Cluster Bare Autoscaler

Introduction

Cluster Bare Autoscaler (CBA) automatically adjusts the size of a bare-metal Kubernetes cluster by powering nodes off or on based on real-time resource usage, while safely cordoning and draining nodes before shutdown.

This project is similar to the official Kubernetes Cluster Autoscaler, but with key differences:

CBA does not terminate or bootstrap instances.
Instead, it powers down and wakes up bare-metal nodes using mechanisms like Wake-on-LAN, or other pluggable power controllers.
Nodes are cordoned and drained safely before shutdown.

CBA uses a chainable strategy model for deciding when to scale down a node. Strategies can be enabled individually or used together:

Resource-aware strategy — checks CPU and memory requests and usage.
Load average strategy — evaluates /proc/loadavg via a per-node metrics DaemonSet.

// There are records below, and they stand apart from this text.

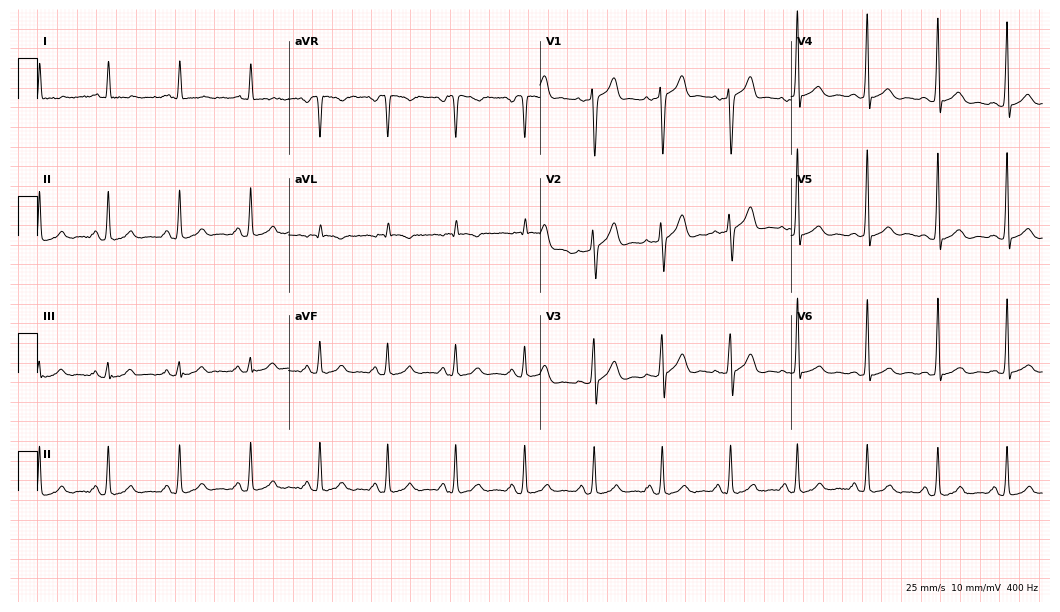
12-lead ECG from a 41-year-old male. Labelled as a normal ECG.
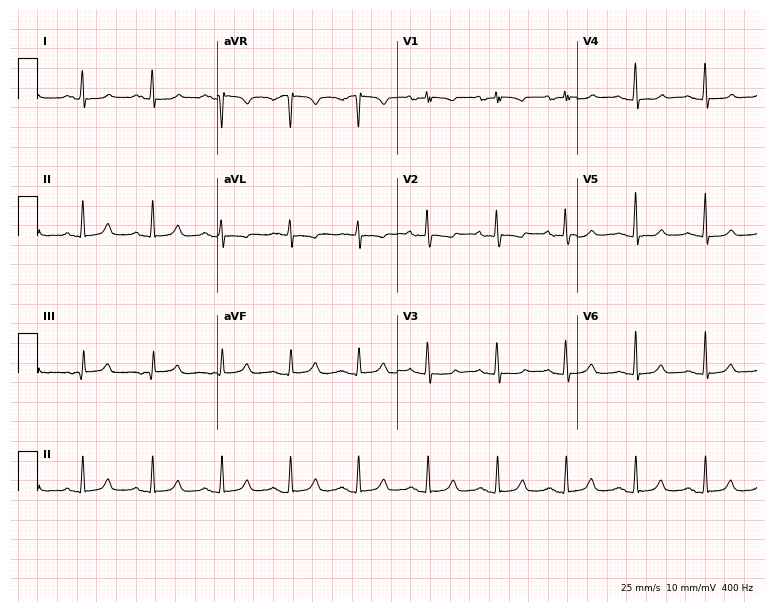
Standard 12-lead ECG recorded from a female, 34 years old. None of these six findings is recorded: first-degree AV block, right bundle branch block (RBBB), left bundle branch block (LBBB), sinus bradycardia, atrial fibrillation (AF), sinus tachycardia.
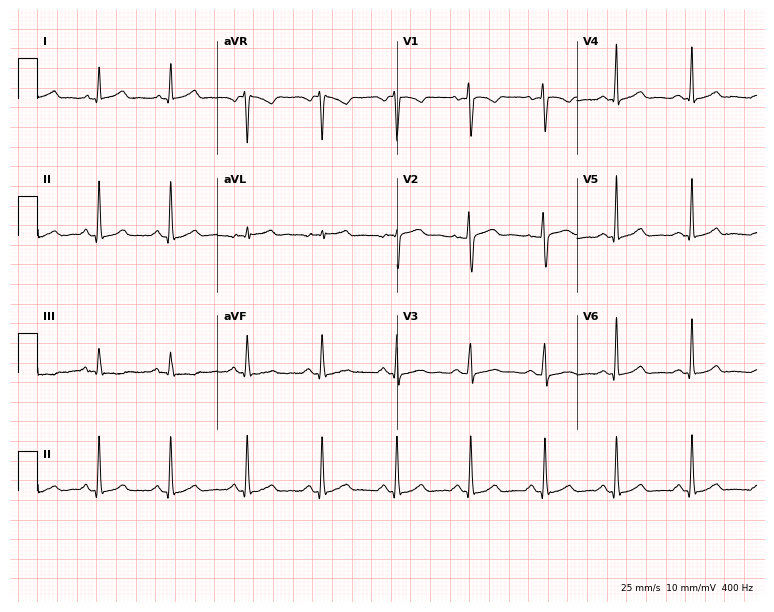
Electrocardiogram, a 38-year-old female. Overall reading on record: normal ECG.
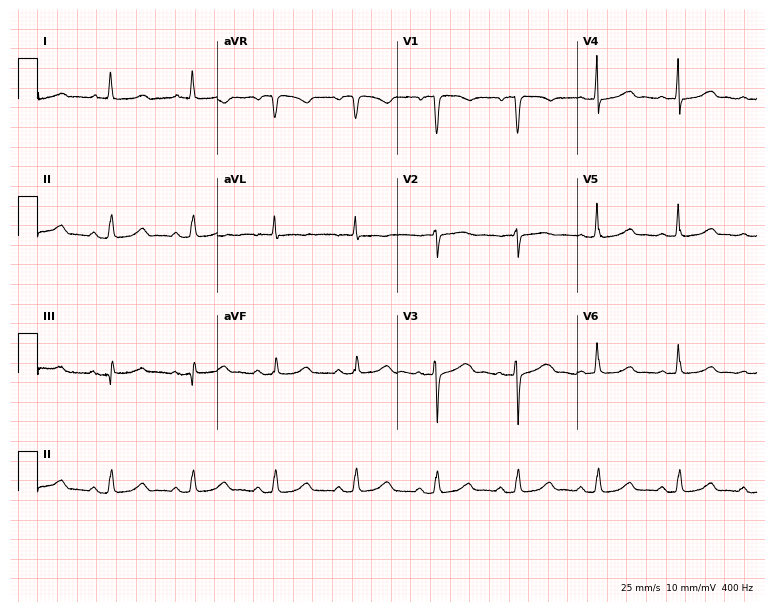
12-lead ECG from a 74-year-old female patient (7.3-second recording at 400 Hz). Recorded interpretation: within normal limits.
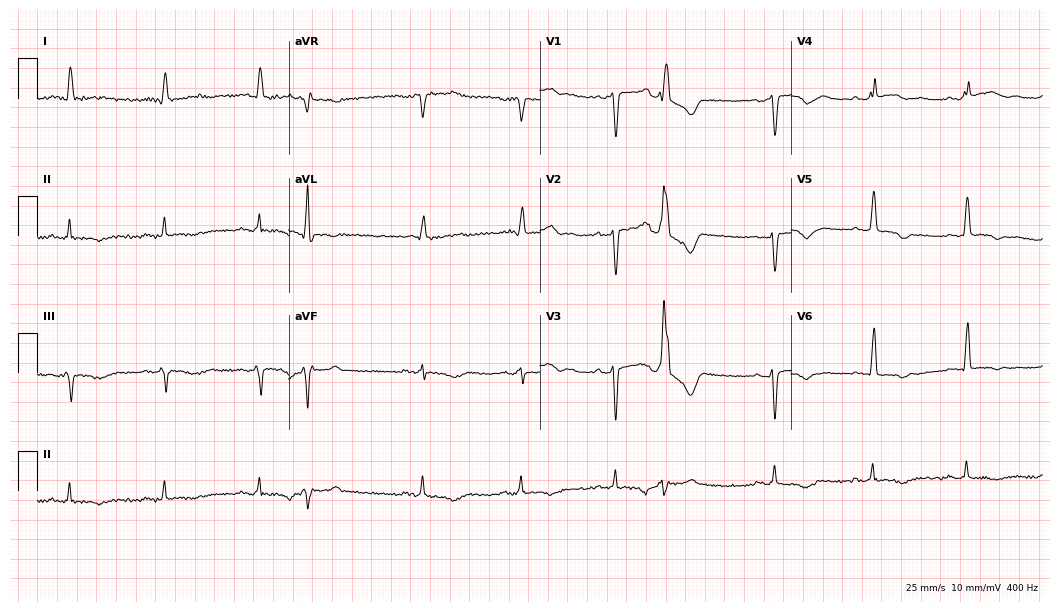
Resting 12-lead electrocardiogram. Patient: a man, 65 years old. None of these six findings is recorded: first-degree AV block, right bundle branch block, left bundle branch block, sinus bradycardia, atrial fibrillation, sinus tachycardia. Only these six findings were labelled.
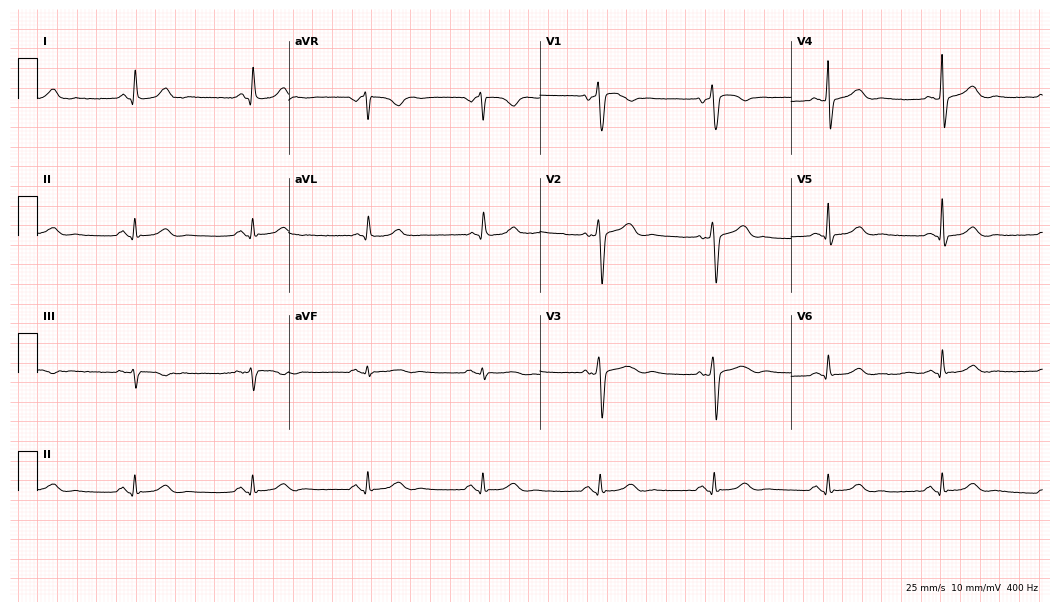
Resting 12-lead electrocardiogram (10.2-second recording at 400 Hz). Patient: a 61-year-old male. The tracing shows sinus bradycardia (a sinus rate of 50 beats per minute or less).
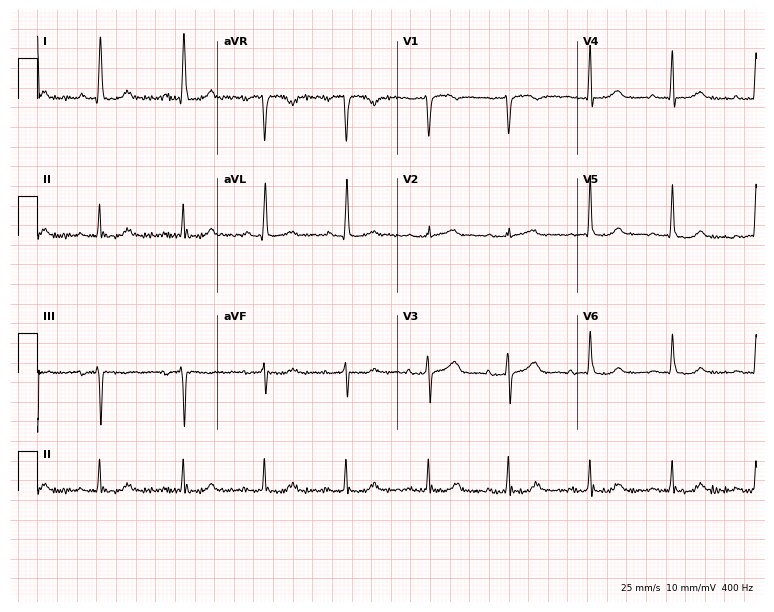
12-lead ECG from a female, 58 years old. Recorded interpretation: within normal limits.

It is especially suited for self-managed data centers, homelabs, or cloud-like bare-metal environments.

Features

Pluggable scale-down and scale-up strategies
- Multi-strategy chaining with short-circuit logic
- Dry-run mode for testing (--dry-run)
Resource-aware scale-down
- Considers CPU and memory requests
- Optionally uses live usage metrics
Load average-aware scale-down and scale-up using /proc/loadavg
- Supports aggregation modes: average, median, p75, p90
- Separate thresholds for scale-up and scale-down decisions
- CLI dry-run overrides:
  - --dry-run-cluster-load-down
  - --dry-run-cluster-load-up
MinNodeCount-based scale-up to maintain minimum node count
Cooldown tracking
- Global cooldown period
- Per-node boot/shutdown cooldowns
Node eligibility & label semantics
- Managed: nodes with cba.dev/is-managed are in scope
- Disabled: nodes with cba.dev/disabled are fully excluded from operations and from cluster-wide load math
- ignoreLabels: presence/value rules exclude nodes from operations (scale/rotate), but they still contribute to aggregate load
Safe cordon and drain using Kubernetes eviction API
Wake-on-LAN support for powering on bare-metal machines
Force power-on mode for maintenance
- forcePowerOnAllNodes: true forces all previously powered-off nodes to be booted
- Automatically clears was-powered-off annotation and uncordons nodes
Rotation (wear leveling)
- Opportunistic rotation on scale-up: the scaler prefers powering on the longest-powered-off node first (by cba.dev/was-powered-off timestamp)
- Maintenance rotation: on loops with no scale action, CBA may retire one low-load node (respects minNodes, cooldowns, ignore/disabled labels, and load-avg thresholds if enabled)
All containers run rootless

Additional, optional services

✅ Metrics DaemonSet for per-node load average via /proc/loadavg
✅ Power-off DaemonSet for secure node shutdown via systemd socket activation
✅ Wake-on-LAN agent (wol-agent) for powering nodes via HTTP-triggered magic packets

Quickstart

Label your managed nodes
Apply a label to every node you want the autoscaler to manage:
```
kubectl label node <node-name> cba.dev/is-managed=true
```
(Optional) Manually annotate MAC addresses
This is needed if you use Wake-on-LAN (WOL) and cannot rely on auto-discovery:
```
kubectl annotate node <node-name> cba.dev/mac-address-override=aa:bb:cc:dd:ee:ff
```
If not manually annotated, MACs will be discovered from the node's local poweroff daemon Pod (via /mac) and stored in cba.dev/mac-address.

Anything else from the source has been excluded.